Est-ce parce que le sujet prête à sourire ? Le livret de Zeno, revu et corrigé par l’auteur lui-même, sacrifie au goût de l’époque pour les chinoiseries en portant l’action du côté de la Cité Interdite et en baptisant les personnages de noms exotiques : Zediana, Zelinda, Troncone… Son exotisme consiste aussi à présenter des pratiques inconnues à l’époque en Europe : la polygamie, les sacrifices humains, le culte du dieu Amida… Pour le reste, il n’est ni plus ni moins alambiqué que les autres livrets d’opera seria. Il brasse comme à l’habitude des reines, des princes et des généraux autour de questions d’amour et de pouvoir. Devenue veuve, l’impératrice de Chine Zedania – mélange chop suey de Phèdre et Sémiramide – veut conserver la couronne et épouser l’héritier du trône, son beau-fils Teuzzone, pour lequel elle nourrit une passion secrète. A priori, les deux desseins ne seraient pas incompatibles - au contraire - si le jeune homme n’en pinçait pour la princesse Zelinda. Deux anciens prétendants, le général Sivenio et le premier ministre Cino, vont alors se charger de faire des nœuds dans l’intrigue au point qu’on a vite fait d’en perdre le fil. L’arrivée inopinée du père de Zelinda, le général Argonte, apporte à l’histoire l’heureuse conclusion qu’impose l’usage.
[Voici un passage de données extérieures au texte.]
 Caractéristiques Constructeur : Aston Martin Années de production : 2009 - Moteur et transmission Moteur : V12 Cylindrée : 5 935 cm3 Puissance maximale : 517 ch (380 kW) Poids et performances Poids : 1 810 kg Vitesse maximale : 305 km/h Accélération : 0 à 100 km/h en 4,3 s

A priori donc rien dans le livret, comme dans la partition, ne justifie une mise à l’écart. Un concours de circonstances rend sans doute l’enregistrement de Sandro Volta unique et par conséquent incontournable pour qui veut découvrir l’œuvre. Il faut tout de même un certain courage pour se lancer dans l’aventure car le parcours s’avère rocailleux. Rude même si l’on songe au tapis orchestral. Il n’est pas ici sol touffu qui porte la marche autant qu’il l’accompagne mais verdeur plutôt que verdure, terre asséchée aux pierres coupantes et carrément chemin de croix quand il s’agit des cuivres et des bois censés donner une allure martiale à « Di trombe guerriere ».

Vocalement, on n’est pas plus à la fête ; on atteint même des pics d’aigreur. Et quand les timbres donnent moins à souffrir, c’est la technique qui blesse. On n’en dira pas plus. On préfèrera s’attarder sur Marcello Lippi dont le Sivenio aux sonorités musclées fait l’effet d’un baume. La partition heureusement ne le néglige pas. Le ton affirmé, la parole déliée, la ligne souple et expressive rendent chacune de ses interventions appréciables. Son morceau de bravoure avec un basson pour seul accompagnement est un moment de bonheur qui console de bien des peines.

On reviendra pour terminer sur l’air « Di trombe guerriere » cité plus haut. Il est le plus connu de l’œuvre car il figure sur le fameux album de Cecilia Bartoli. Il aide à réaliser que si le retour des opéras de Vivaldi au premier plan n’est pas le seul fait de la cantatrice italienne, leur interprétation, elle, lui doit tout.